One of the big differences between PKI for IoT and enterprises is lifecycle. While the core tenants of what PKI can provide—methodologies, procedures, end result being a certificate, etc.—to keep devices secure throughout their entire lifecycle, PKI must be thought carefully about during the initial device design, build and provisioning in order to keep the device as secure as possible for as long as possible.

Additionally, PKI for IoT requires proper encryption of keys that are in the devices, established firmware signing and digital signatures to maintain devices over their lifetimes no matter where they are. Data must be encrypted at rest and in transit, and there must be a signature verification based on the PKI to ensure any updates that need to deploy are authentic before installing them.

 

Which enrollment interfaces does a modern PKI require to support IoT use cases & what authentication and authorization does Keyfactor support for IoT initial enrollment?

While some IoT devices can enroll via SCEP and EST, Keyfactor handles certificate enrollment key generation utilizing an orchestrator framework built into the firmware of your devices. Unique enrollments on IoT are set up depending on the hardware capability and requirements needed.

Keyfactor also uses client-side certificate authentication for initial device authentication. This means there will be a private key in the device that stays in the device with a mathematically generated and related public key that can be used for exchange.

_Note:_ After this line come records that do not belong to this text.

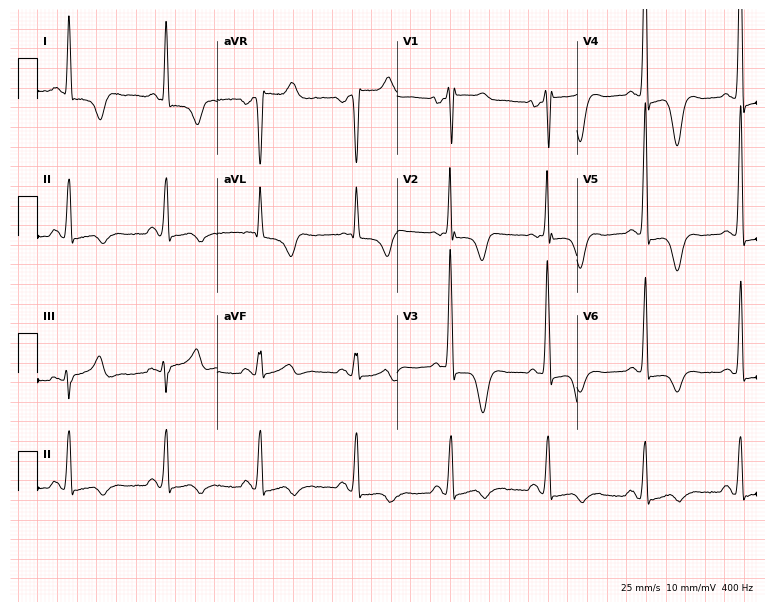
Resting 12-lead electrocardiogram (7.3-second recording at 400 Hz). Patient: a female, 71 years old. None of these six findings is recorded: first-degree AV block, right bundle branch block (RBBB), left bundle branch block (LBBB), sinus bradycardia, atrial fibrillation (AF), sinus tachycardia. Findings outside these six are not listed.
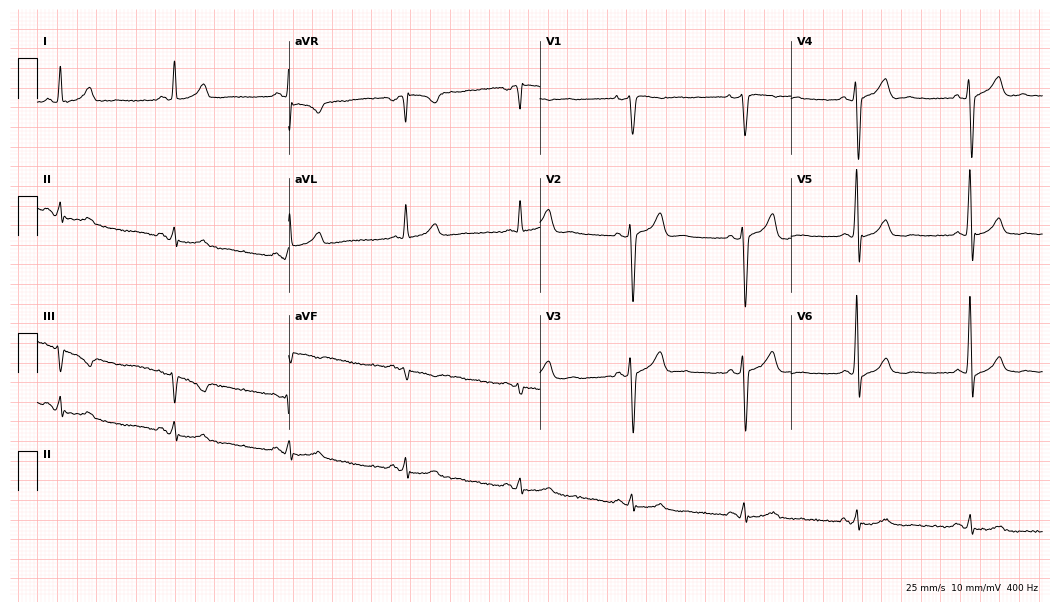
Resting 12-lead electrocardiogram (10.2-second recording at 400 Hz). Patient: a male, 57 years old. None of these six findings is recorded: first-degree AV block, right bundle branch block, left bundle branch block, sinus bradycardia, atrial fibrillation, sinus tachycardia. Findings outside these six are not listed.
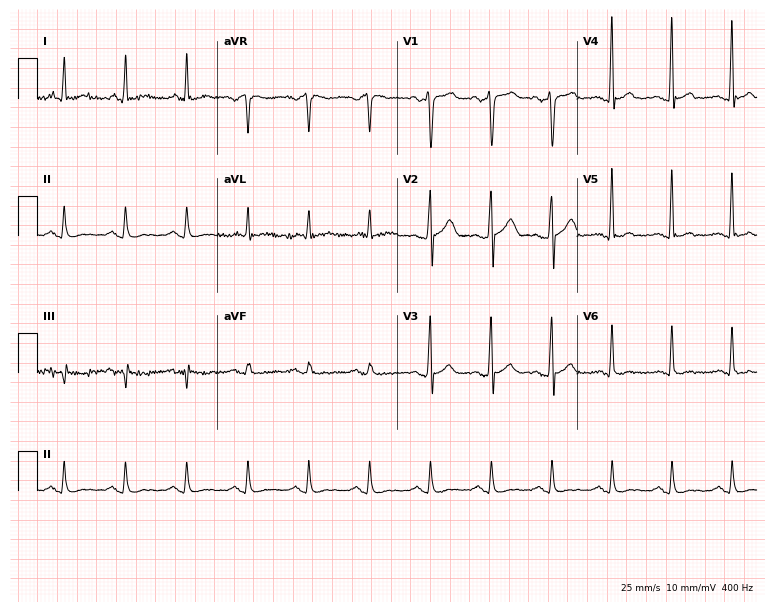
Resting 12-lead electrocardiogram (7.3-second recording at 400 Hz). Patient: a male, 69 years old. Read as a normal ECG.
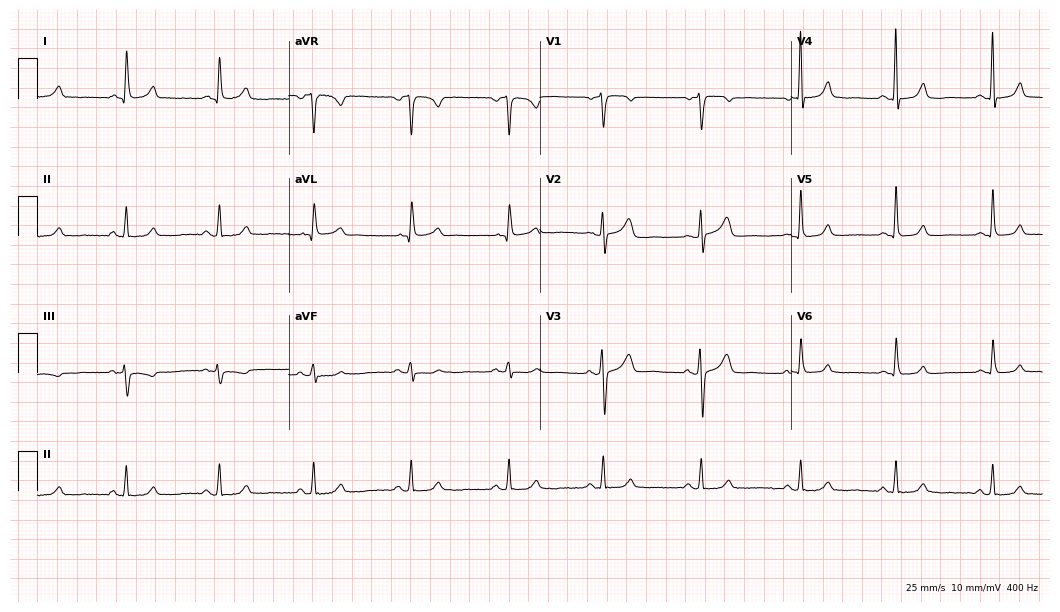
12-lead ECG (10.2-second recording at 400 Hz) from a female, 57 years old. Labelled as a normal ECG.

This enables mutual authentication where both the client and the server or two devices can authenticate to each other, following security and IoT best practices.

 

What does “offline” mean, and what is the reason for an offline root?

Offline means offline—never to have touched a network at any point in time of its existence. There are no varying degrees of offline.

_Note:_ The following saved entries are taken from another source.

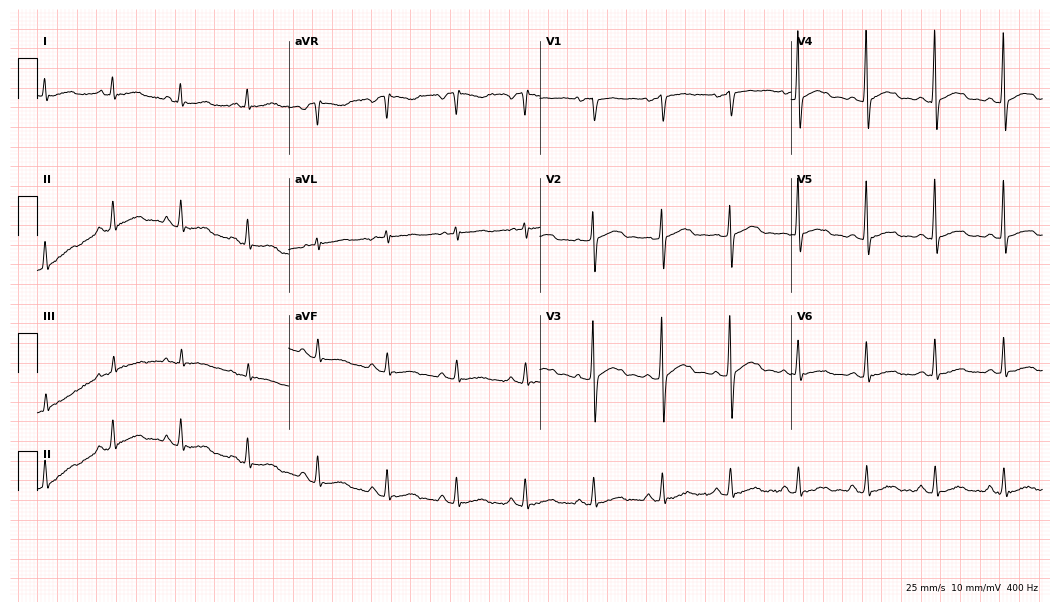
12-lead ECG from a 68-year-old male. Labelled as a normal ECG.
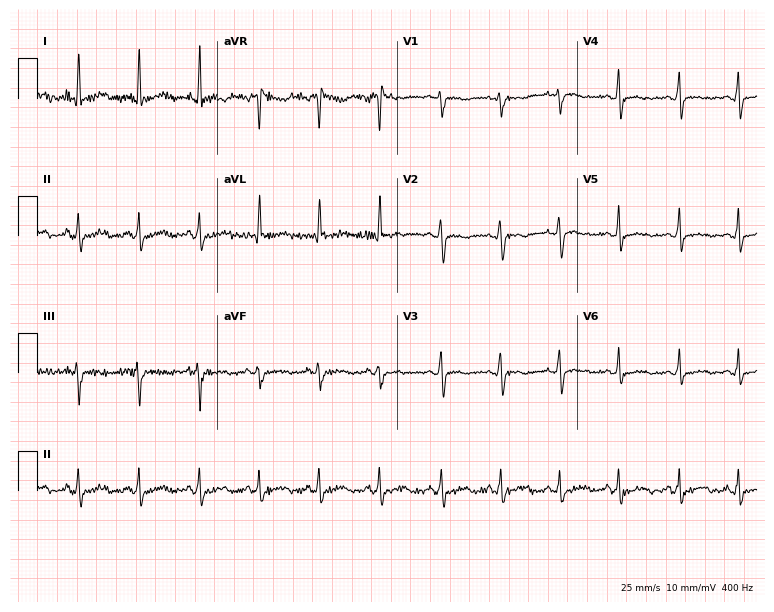
12-lead ECG (7.3-second recording at 400 Hz) from a 25-year-old woman. Screened for six findings — first-degree AV block, right bundle branch block, left bundle branch block, sinus bradycardia, atrial fibrillation, sinus tachycardia — none is recorded.
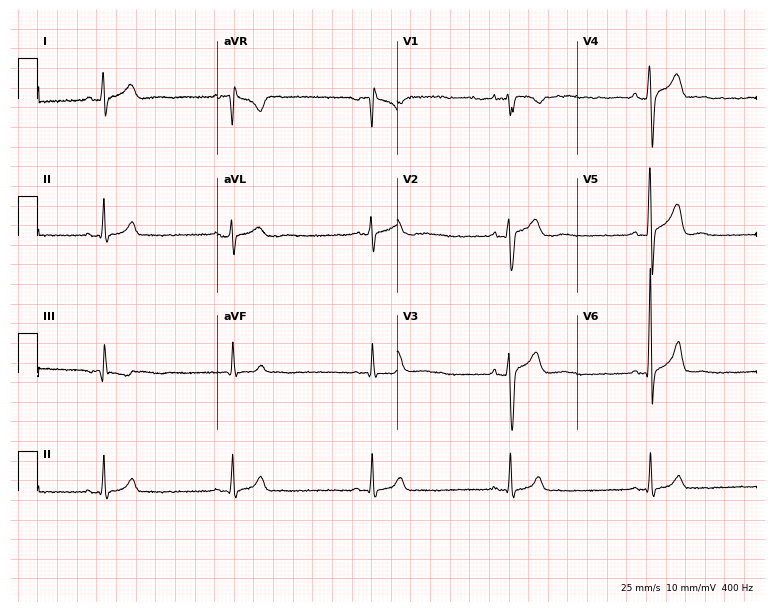
Standard 12-lead ECG recorded from a 29-year-old man (7.3-second recording at 400 Hz). None of these six findings is recorded: first-degree AV block, right bundle branch block, left bundle branch block, sinus bradycardia, atrial fibrillation, sinus tachycardia. Findings outside these six are not listed.

The reason for an offline root is so that root can never be compromised and there are no network path that can access it, completely isolating it from anything that can bring it in harm’s way.

An offline root, however, does create an operational burden, so it’s all about hitting a balance that’s right for your organization when using them.

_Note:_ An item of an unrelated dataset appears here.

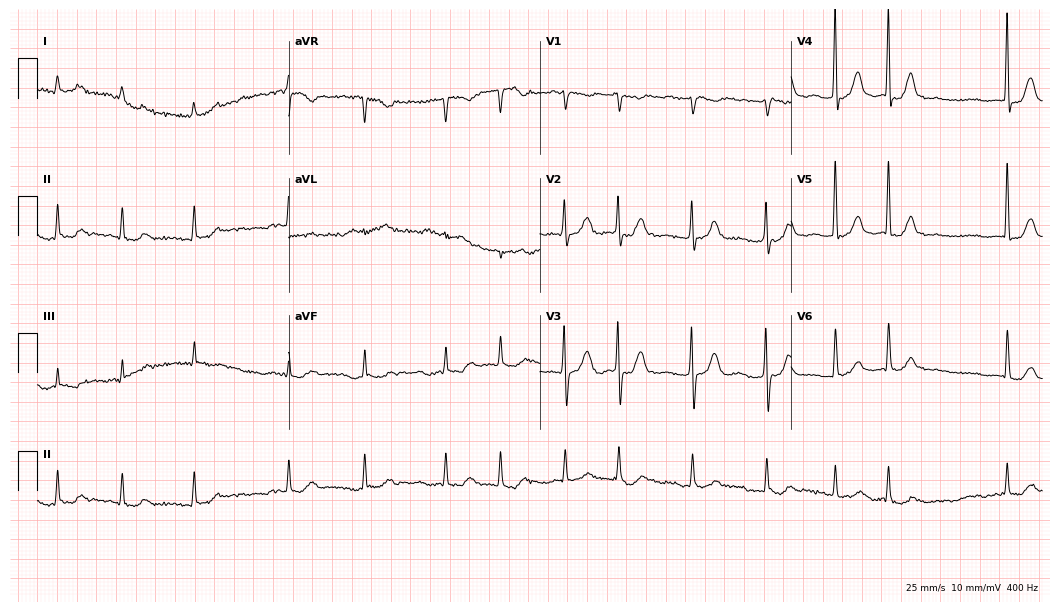
12-lead ECG from a 78-year-old woman. Shows atrial fibrillation (AF).
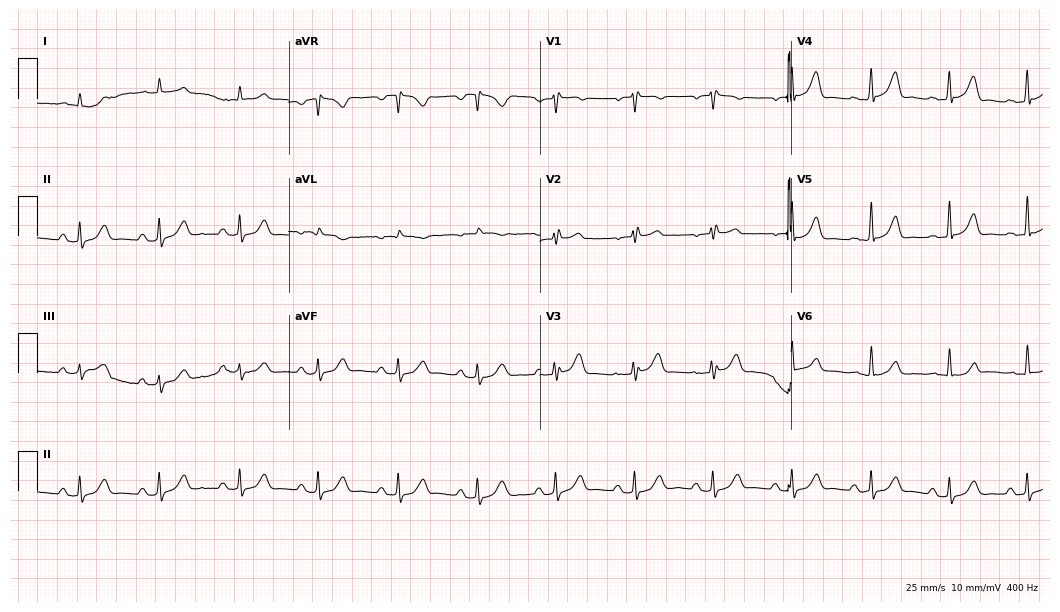
Electrocardiogram, a male patient, 71 years old. Overall reading on record: normal ECG.

At the end of the day, a root CA is going to be under any scrutiny through an internal or external audit and needs to be completely offline, not touching a network at any point in time and manually moved over. And while this seems like a daunting process, looking into managed PKI services (think PKI-as-a-Service) is one of the most affordable, secure and efficient paths for both enterprises and IoT manufacturers to take.

 

What is the impact of a root CA expiration and what does it mean for an enterprise? A manufacturer?

Certs simply need to expire. It is a given in the same way that your driver’s license or passport expires.

The verification expires after some time and must be proven again to showcase continual trust and validity that what you are trying to access is what you should be accessing.

And that that trust is built into the fabric of why PKI works.

When a root CA expires, it essentially forces either reissuance of that root CA or rekeying of that root CA, and either way, you’re going to have to reissue the trust of that new crypto key material to the devices that essentially chain up to it.

In order to do that, you need to be able to distribute those new certificates or rekeyed certificates to those devices that are impacted.

From the enterprise side of the house, there’s a number of different ways that that can be done, depending on what your enterprise looks like. But at the end of the day, if you do not do it efficiently and effectively, you will have some form of an outage or an impact.

Now, when it comes to IoT, pick anything that’s connected, like insulin pumps that are made by a manufacturer and then just go out to people all over the world. Or vehicles, or anything that is intentionally built to be connected to the internet and then goes off and kind of runs and lives its life.

It can be a major warranty cost to your company if you have to go and physically touch each of these things one at a time with a secure way to access that code and update the private key on it. With a strategic approach, you can create identities, and then update them, and keep them fresh over the lifetime of them at scale.